### Work to complete
For the word "ACUMULADOS", tally the lines of the data that contain it and give the tally alone.

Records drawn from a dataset
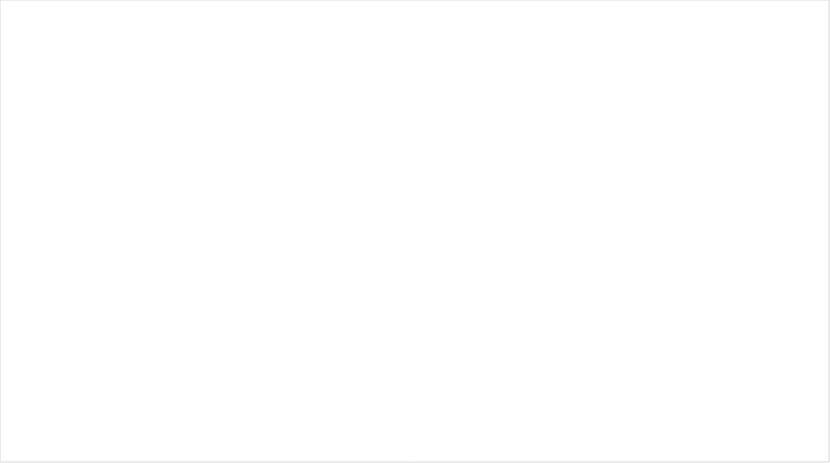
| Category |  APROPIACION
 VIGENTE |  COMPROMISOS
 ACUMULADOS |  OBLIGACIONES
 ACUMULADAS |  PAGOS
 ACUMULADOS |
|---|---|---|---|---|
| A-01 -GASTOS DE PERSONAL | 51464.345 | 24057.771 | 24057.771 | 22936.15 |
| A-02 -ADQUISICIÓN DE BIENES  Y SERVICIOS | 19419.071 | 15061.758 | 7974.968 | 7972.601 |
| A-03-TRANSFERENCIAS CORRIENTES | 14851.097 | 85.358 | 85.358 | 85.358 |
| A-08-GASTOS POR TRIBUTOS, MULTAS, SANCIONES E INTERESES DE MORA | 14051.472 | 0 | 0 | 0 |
...
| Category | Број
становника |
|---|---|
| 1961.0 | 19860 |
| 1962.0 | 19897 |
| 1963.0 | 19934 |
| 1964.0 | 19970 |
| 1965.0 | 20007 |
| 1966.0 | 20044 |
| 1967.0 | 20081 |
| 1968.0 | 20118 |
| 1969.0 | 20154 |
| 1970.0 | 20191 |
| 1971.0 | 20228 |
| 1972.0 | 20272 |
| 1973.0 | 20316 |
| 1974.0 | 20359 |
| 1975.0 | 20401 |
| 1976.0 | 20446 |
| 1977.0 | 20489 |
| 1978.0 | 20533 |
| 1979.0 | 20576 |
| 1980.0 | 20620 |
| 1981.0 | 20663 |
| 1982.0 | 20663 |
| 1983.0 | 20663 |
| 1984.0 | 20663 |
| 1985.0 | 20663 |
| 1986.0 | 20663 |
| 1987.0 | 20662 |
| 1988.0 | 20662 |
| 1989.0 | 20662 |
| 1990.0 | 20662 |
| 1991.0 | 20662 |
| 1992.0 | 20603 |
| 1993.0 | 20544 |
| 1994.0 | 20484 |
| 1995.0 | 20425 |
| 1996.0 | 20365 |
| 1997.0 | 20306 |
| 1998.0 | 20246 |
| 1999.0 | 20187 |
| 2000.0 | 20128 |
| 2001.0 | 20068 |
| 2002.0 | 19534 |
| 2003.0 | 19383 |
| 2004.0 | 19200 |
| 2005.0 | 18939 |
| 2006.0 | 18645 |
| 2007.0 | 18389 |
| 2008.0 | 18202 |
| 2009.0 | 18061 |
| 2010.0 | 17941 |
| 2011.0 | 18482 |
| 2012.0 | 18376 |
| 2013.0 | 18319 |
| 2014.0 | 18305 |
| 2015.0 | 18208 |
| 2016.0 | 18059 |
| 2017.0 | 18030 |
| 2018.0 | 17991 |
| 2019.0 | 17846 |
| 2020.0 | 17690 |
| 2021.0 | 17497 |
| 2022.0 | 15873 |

### Result
2